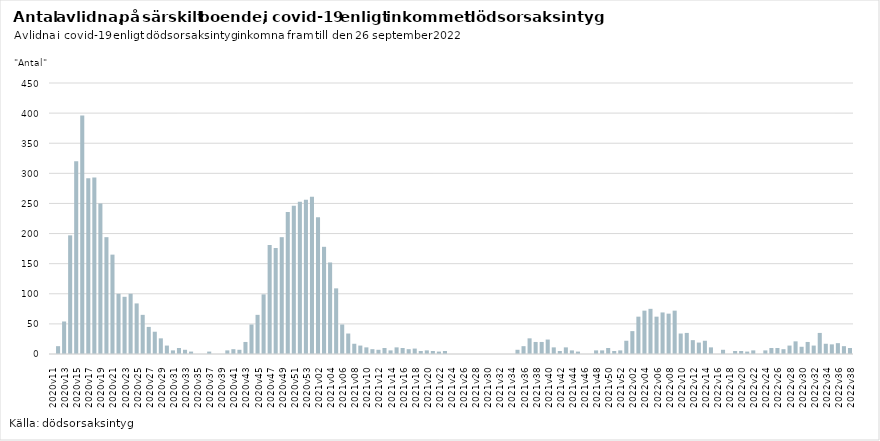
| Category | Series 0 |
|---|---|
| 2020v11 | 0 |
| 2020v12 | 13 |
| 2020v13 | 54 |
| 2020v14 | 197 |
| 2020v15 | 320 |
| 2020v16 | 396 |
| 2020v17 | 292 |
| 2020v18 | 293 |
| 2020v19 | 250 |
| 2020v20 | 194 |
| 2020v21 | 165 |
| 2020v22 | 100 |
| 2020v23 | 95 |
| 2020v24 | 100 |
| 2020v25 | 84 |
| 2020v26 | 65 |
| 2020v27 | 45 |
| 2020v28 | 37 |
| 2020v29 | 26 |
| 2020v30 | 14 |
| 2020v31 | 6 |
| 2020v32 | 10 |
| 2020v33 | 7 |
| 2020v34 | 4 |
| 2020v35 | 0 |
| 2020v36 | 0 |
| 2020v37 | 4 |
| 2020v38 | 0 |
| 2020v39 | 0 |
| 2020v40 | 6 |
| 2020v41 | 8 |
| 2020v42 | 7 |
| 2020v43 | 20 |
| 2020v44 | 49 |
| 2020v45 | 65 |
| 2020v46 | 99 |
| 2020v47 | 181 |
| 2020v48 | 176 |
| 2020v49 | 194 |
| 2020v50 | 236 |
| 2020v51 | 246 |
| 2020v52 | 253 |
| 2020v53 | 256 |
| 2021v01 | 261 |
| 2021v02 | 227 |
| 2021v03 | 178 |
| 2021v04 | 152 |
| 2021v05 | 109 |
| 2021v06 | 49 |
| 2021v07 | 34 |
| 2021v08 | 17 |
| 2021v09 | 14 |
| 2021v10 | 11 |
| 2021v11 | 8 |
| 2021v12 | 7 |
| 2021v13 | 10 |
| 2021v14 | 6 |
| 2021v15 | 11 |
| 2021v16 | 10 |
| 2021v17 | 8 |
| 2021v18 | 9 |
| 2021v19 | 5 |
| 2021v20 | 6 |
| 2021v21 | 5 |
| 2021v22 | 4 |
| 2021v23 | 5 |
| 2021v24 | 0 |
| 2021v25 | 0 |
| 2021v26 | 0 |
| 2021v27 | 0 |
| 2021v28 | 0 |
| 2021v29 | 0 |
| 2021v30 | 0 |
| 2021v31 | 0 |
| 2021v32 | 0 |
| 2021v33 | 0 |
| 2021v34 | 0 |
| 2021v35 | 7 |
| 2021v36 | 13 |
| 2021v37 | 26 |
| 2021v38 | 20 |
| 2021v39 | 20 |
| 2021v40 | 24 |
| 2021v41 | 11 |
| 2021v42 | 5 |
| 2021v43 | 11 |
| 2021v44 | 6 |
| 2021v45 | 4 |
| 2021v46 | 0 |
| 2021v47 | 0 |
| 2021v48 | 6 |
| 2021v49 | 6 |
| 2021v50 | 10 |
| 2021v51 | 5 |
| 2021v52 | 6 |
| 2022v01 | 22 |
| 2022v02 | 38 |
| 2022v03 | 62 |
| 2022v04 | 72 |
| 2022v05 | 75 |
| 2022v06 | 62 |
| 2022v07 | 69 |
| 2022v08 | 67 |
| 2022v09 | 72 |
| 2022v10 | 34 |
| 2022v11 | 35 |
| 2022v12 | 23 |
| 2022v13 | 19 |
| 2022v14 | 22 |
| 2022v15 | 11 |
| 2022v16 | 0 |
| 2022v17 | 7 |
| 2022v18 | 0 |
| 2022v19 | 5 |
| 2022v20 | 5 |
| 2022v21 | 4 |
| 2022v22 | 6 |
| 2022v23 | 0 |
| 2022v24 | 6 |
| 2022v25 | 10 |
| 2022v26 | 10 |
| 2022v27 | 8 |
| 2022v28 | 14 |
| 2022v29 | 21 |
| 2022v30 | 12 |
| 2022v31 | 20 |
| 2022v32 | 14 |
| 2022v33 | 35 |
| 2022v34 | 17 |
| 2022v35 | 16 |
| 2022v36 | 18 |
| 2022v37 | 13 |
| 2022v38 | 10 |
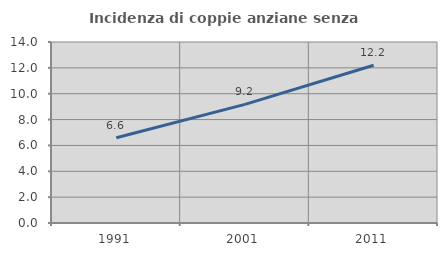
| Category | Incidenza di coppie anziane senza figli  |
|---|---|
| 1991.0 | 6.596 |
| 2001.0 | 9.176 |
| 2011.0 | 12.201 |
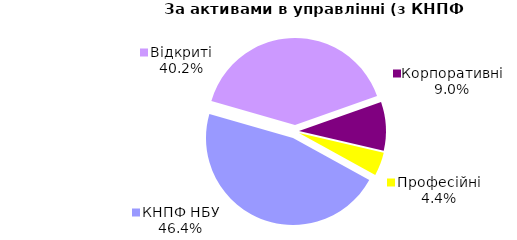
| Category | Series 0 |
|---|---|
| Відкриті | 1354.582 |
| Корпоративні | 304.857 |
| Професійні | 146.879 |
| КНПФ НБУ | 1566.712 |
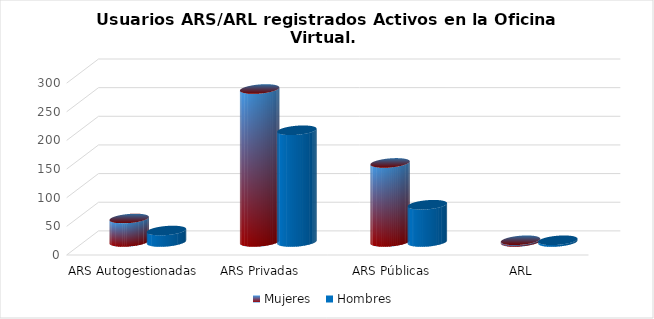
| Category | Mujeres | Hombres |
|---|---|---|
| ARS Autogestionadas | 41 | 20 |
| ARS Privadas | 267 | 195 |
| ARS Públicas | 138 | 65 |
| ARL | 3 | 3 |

### Exercise instructions
Give back the material above exactly, with each picture removed.

### Output of the exercise
| Category | Series 0 |
|---|---|
| 2020v11 | 0 |
| 2020v12 | 13 |
| 2020v13 | 54 |
| 2020v14 | 197 |
| 2020v15 | 320 |
| 2020v16 | 396 |
| 2020v17 | 292 |
| 2020v18 | 293 |
| 2020v19 | 250 |
| 2020v20 | 194 |
| 2020v21 | 165 |
| 2020v22 | 100 |
| 2020v23 | 95 |
| 2020v24 | 100 |
| 2020v25 | 84 |
| 2020v26 | 65 |
| 2020v27 | 45 |
| 2020v28 | 37 |
| 2020v29 | 26 |
| 2020v30 | 14 |
| 2020v31 | 6 |
| 2020v32 | 10 |
| 2020v33 | 7 |
| 2020v34 | 4 |
| 2020v35 | 0 |
| 2020v36 | 0 |
| 2020v37 | 4 |
| 2020v38 | 0 |
| 2020v39 | 0 |
| 2020v40 | 6 |
| 2020v41 | 8 |
| 2020v42 | 7 |
| 2020v43 | 20 |
| 2020v44 | 49 |
| 2020v45 | 65 |
| 2020v46 | 99 |
| 2020v47 | 181 |
| 2020v48 | 176 |
| 2020v49 | 194 |
| 2020v50 | 236 |
| 2020v51 | 246 |
| 2020v52 | 253 |
| 2020v53 | 256 |
| 2021v01 | 261 |
| 2021v02 | 227 |
| 2021v03 | 178 |
| 2021v04 | 152 |
| 2021v05 | 109 |
| 2021v06 | 49 |
| 2021v07 | 34 |
| 2021v08 | 17 |
| 2021v09 | 14 |
| 2021v10 | 11 |
| 2021v11 | 8 |
| 2021v12 | 7 |
| 2021v13 | 10 |
| 2021v14 | 6 |
| 2021v15 | 11 |
| 2021v16 | 10 |
| 2021v17 | 8 |
| 2021v18 | 9 |
| 2021v19 | 5 |
| 2021v20 | 6 |
| 2021v21 | 5 |
| 2021v22 | 4 |
| 2021v23 | 5 |
| 2021v24 | 0 |
| 2021v25 | 0 |
| 2021v26 | 0 |
| 2021v27 | 0 |
| 2021v28 | 0 |
| 2021v29 | 0 |
| 2021v30 | 0 |
| 2021v31 | 0 |
| 2021v32 | 0 |
| 2021v33 | 0 |
| 2021v34 | 0 |
| 2021v35 | 7 |
| 2021v36 | 13 |
| 2021v37 | 26 |
| 2021v38 | 20 |
| 2021v39 | 20 |
| 2021v40 | 24 |
| 2021v41 | 11 |
| 2021v42 | 5 |
| 2021v43 | 11 |
| 2021v44 | 6 |
| 2021v45 | 4 |
| 2021v46 | 0 |
| 2021v47 | 0 |
| 2021v48 | 6 |
| 2021v49 | 6 |
| 2021v50 | 10 |
| 2021v51 | 5 |
| 2021v52 | 6 |
| 2022v01 | 22 |
| 2022v02 | 38 |
| 2022v03 | 62 |
| 2022v04 | 72 |
| 2022v05 | 75 |
| 2022v06 | 62 |
| 2022v07 | 69 |
| 2022v08 | 67 |
| 2022v09 | 72 |
| 2022v10 | 34 |
| 2022v11 | 35 |
| 2022v12 | 23 |
| 2022v13 | 19 |
| 2022v14 | 22 |
| 2022v15 | 11 |
| 2022v16 | 0 |
| 2022v17 | 7 |
| 2022v18 | 0 |
| 2022v19 | 5 |
| 2022v20 | 5 |
| 2022v21 | 4 |
| 2022v22 | 6 |
| 2022v23 | 0 |
| 2022v24 | 6 |
| 2022v25 | 10 |
| 2022v26 | 10 |
| 2022v27 | 8 |
| 2022v28 | 14 |
| 2022v29 | 21 |
| 2022v30 | 12 |
| 2022v31 | 20 |
| 2022v32 | 14 |
| 2022v33 | 35 |
| 2022v34 | 17 |
| 2022v35 | 16 |
| 2022v36 | 18 |
| 2022v37 | 13 |
| 2022v38 | 10 |
| Category | Incidenza di coppie anziane senza figli  |
|---|---|
| 1991.0 | 6.596 |
| 2001.0 | 9.176 |
| 2011.0 | 12.201 |
| Category | Series 0 |
|---|---|
| Відкриті | 1354.582 |
| Корпоративні | 304.857 |
| Професійні | 146.879 |
| КНПФ НБУ | 1566.712 |
| Category | Mujeres | Hombres |
|---|---|---|
| ARS Autogestionadas | 41 | 20 |
| ARS Privadas | 267 | 195 |
| ARS Públicas | 138 | 65 |
| ARL | 3 | 3 |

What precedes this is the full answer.